Disclaimer: The Editor does not share or in any other way use your contact information; it’s collected solely for winner contact purposes at the end of the giveaway.

Good luck!


  1. And the last Free Partial Edit Giveaway of Revision Week 2013 goes to Lori Mozdzierz, with her picture book Fishing the Boon Docks. Congratulations to Lori, and good luck to all in today’s grand finale Free Full Manuscript Edit Giveaway!

  2. It is always interesting to read/hear the process of collaboration and how it works with revising as well as writing. Thank you Peter for sharing yours.
    Also Thank you Deborah – I was traveling most of the week and caught up to each day as I could mostly too late to post for the critiques but never-the-less each person’s process this week has been enlightening and inspiring to read. I hope you continue to offer your Revision Week.

    • Thanks for this note, Kim. I’m glad you enjoyed the week so much. I’m very appreciative of the writers who took the time to share their processes with us. I love hearing that stuff!

  3. Woohoo, Lori!!

    I already have Deborah’s “Writing Young Adult Fiction for Dummies” but I’ll have to get “Writing Children’s Books for Dummies” too! I’m sure it’ll be a valuable addition to my 50+ volumes strong library of how-to writing books. 🙂

    (I wonder how many writers are also incurable book hoarders?)

  4. What a tremendous series. I have learned a lot, and been introduced to several new writers in the process. Congratulations to all the winners of the partial free edit; unfortunately my crew of ninja kittens who were given the mission to hack were distracted by balls of yarn. For the final prize, I may have to employ my band of ninja bunnies (hopefully they have time between the deliveries of Easter eggs.) Dear Editor, thank you, and I look forward to your next Revision Week.

    • Michael, your notes in your giveaway entries put a smile on my face each day. Glad you kept the ninja kittens aimed at instead of me. I am allergic to cats.

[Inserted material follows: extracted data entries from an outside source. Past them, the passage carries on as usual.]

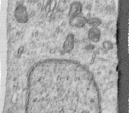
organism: Human
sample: Centriole in RPE cells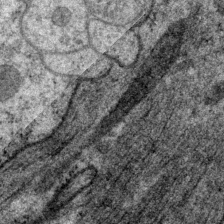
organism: P. pacificus
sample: Pharynx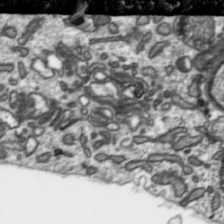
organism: Toxoplasma gondii
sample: Parasites in a vacuole inside a host cell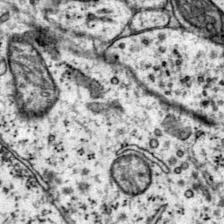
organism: Mouse
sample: Primary visual cortex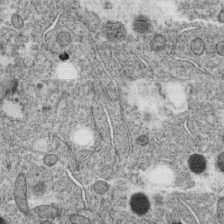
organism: C. elegans
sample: C. elegans oocyte; sperm cells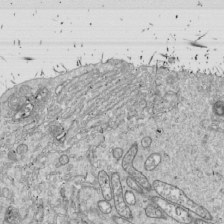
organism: Drosophila
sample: Cell division; meiosis; drosophila spermatocytes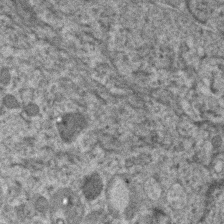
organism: Human
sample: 1205lu cells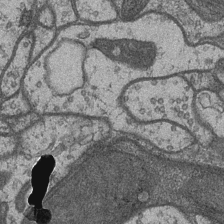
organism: Drosophila
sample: Optic medulla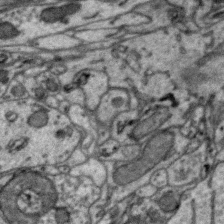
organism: Zebra finch
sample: Brain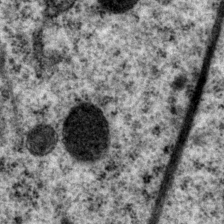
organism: P. pacificus
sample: Pharynx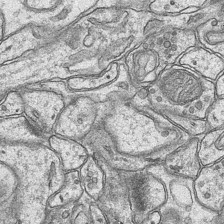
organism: Mouse
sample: CA1 Hippocampus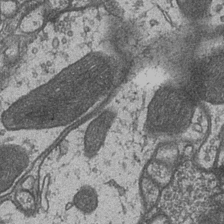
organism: Drosophila
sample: Optic medulla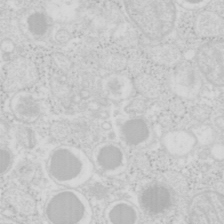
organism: Mouse
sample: Pancreas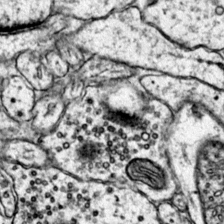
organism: Mouse
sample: Primary visual cortex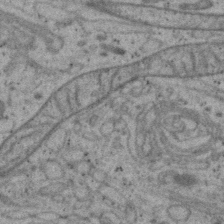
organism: Human
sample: HeLa cells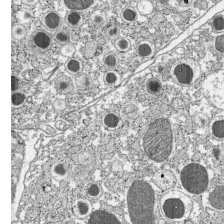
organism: C57BL Mouse
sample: Pancreatic islet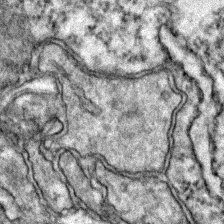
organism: Zebrafish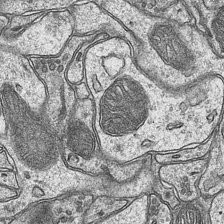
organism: Mouse
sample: CA1 Hippocampus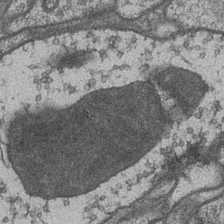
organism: Drosophila
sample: Optic medulla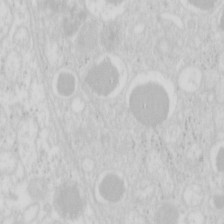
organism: Mouse
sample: Pancreas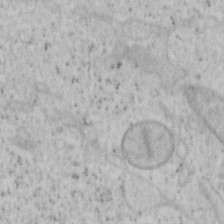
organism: Human
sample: HeLa cells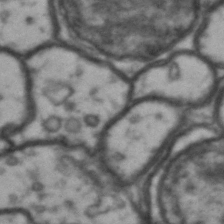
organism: Drosophila
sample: Brain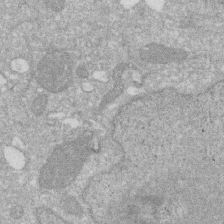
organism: Human
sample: HIV infected U937 cells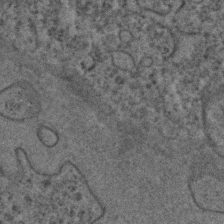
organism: C. elegans
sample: C. elegans embryo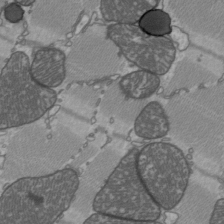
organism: C57BL Mouse
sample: Heart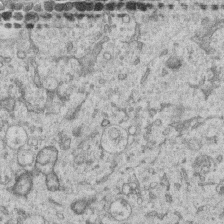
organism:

  5. Hello everyone! Thanks for the warm welcome! Please let me know if you have any questions about all this — I’ve been a full-time writer guy for more than 15 years now, and I’ve been through *almost* everything. All best

  6. I’ve often wondered what having a writing partner would be like. I think it must take tolerance, patience, and a remarkable ability to compromise. Thanks for all the tips, Peter, and congrats to Lori for winning the crit! 🙂

    • Thanks, Laura — to me having a writing partner is to me one of the most-enjoyable things about being a writer. I’m always meeting new people, working on new projects, and learning new things as a result of my many collaborations. My coauthor on Writing Children’s Books For Dummies — Lisa Rojany Buccieri — and I are currently in the process of building an actual business where we will formalize our writing partnership and offer it to the world. She’s more fiction oriented and I’m more non-fiction oriented. The way I describe it is 1 + 1 = 3.

    • It is — I really enjoy the people I get to meet and work with, and although I’m usually firmly planted at home in front of my computer (as I am right now), I sometimes get to travel as a part of my projects. Last June a ghostwriting client took me along to the Philippines for a 10-day trip so I could experience what it was really like as I wrote about it. It was a life-changing trip for me in many ways.

  7. This was really interesting. I’ve always wondered about writing in partnership with someone else. I can only imagine it would be fantastic to have another brain to ping ideas off.

    Thank you for a wonderful week of interviews and tips! It’s been so enlightening.